### Exercise requirements
All that is wanted is the lines from the first line of the listing below through the line containing "John Myung en", written out exactly with pictures left out.
### Provided material
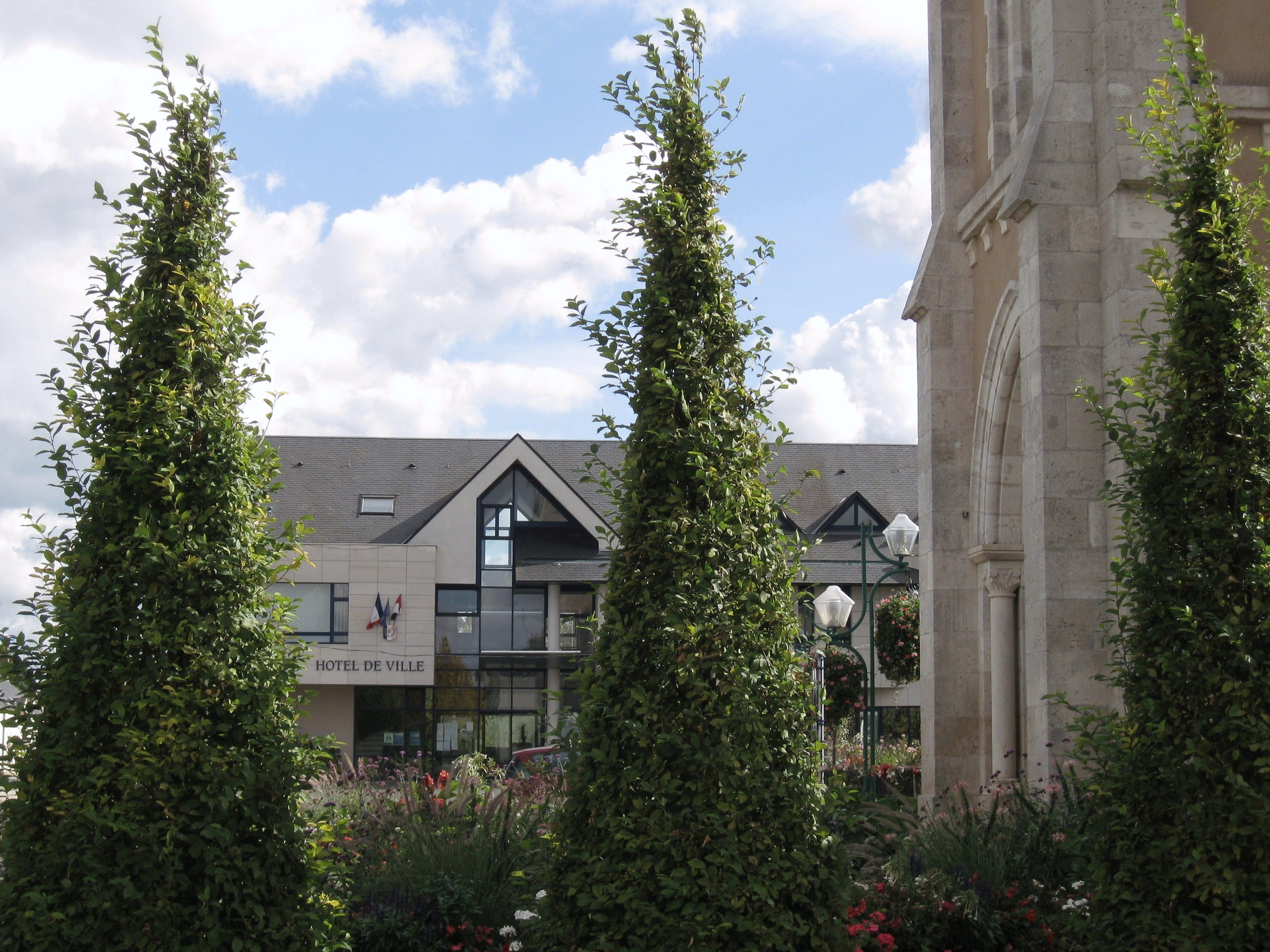 Hôtel de Ville, Ormes, Loiret, France
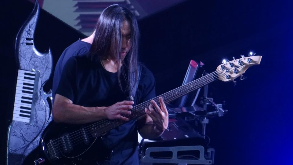 John Myung en un recital de Dream Theater de 2012.
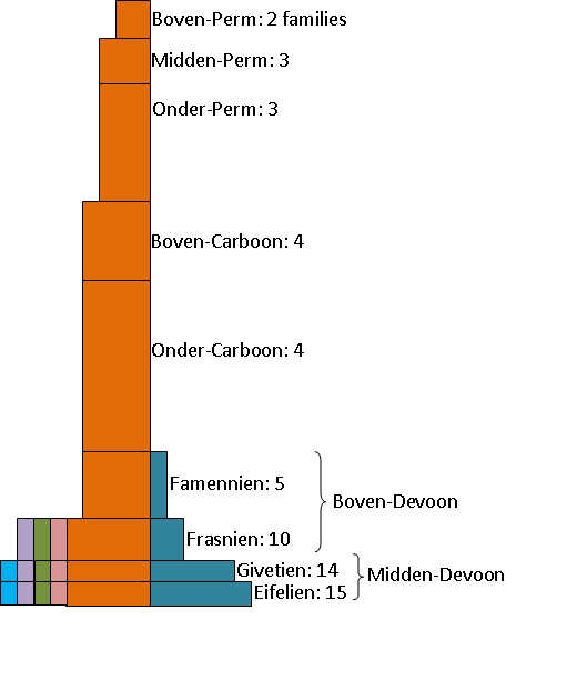 Trilobietendiversiteit uitgedrukt in aantal families per tijdvak en tijd tussen het begin van het Midden-Devoon en het eind van het Perm. De hoogte van de vakken correspondeert met de relatieve tijd(vak)lengte. De kleuren vertegenwoordigen trilobietenorde": bruin - Proetida; staalblauw - Phacopida; helderblauw Lichida; roze, olijfgroen en paars - Harpetida, Odontopleurida en Corynexochida. Bronnen: Feist, R. (1991). The Late Devonian Trilobite crisis. Historical Biology 5: 197-214, and Feist, R. (2002). Trilobites from the latest Frasnian Kellwasser Crisis in North Africa (Mrirt, central Moroccan Meseta). Acta Palaeontologica Polonica 47 (2): 203–210
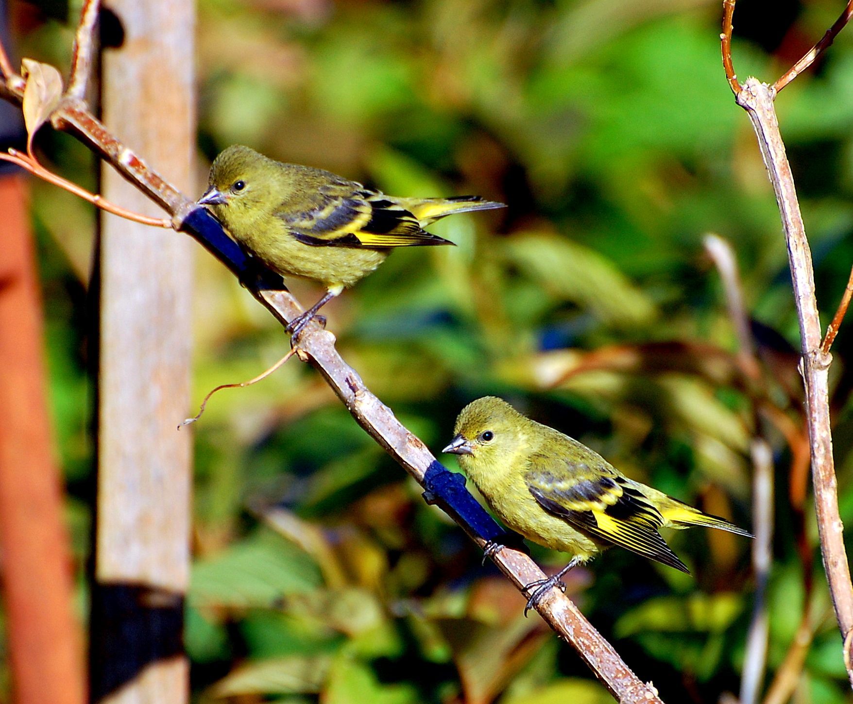 EPR - VIVEIRO DE MUDAS NATIVAS - Fazenda Vô-Vó - Piraju-SP .br
######
### Task answer
 Hôtel de Ville, Ormes, Loiret, France
 John Myung en un recital de Dream Theater de 2012.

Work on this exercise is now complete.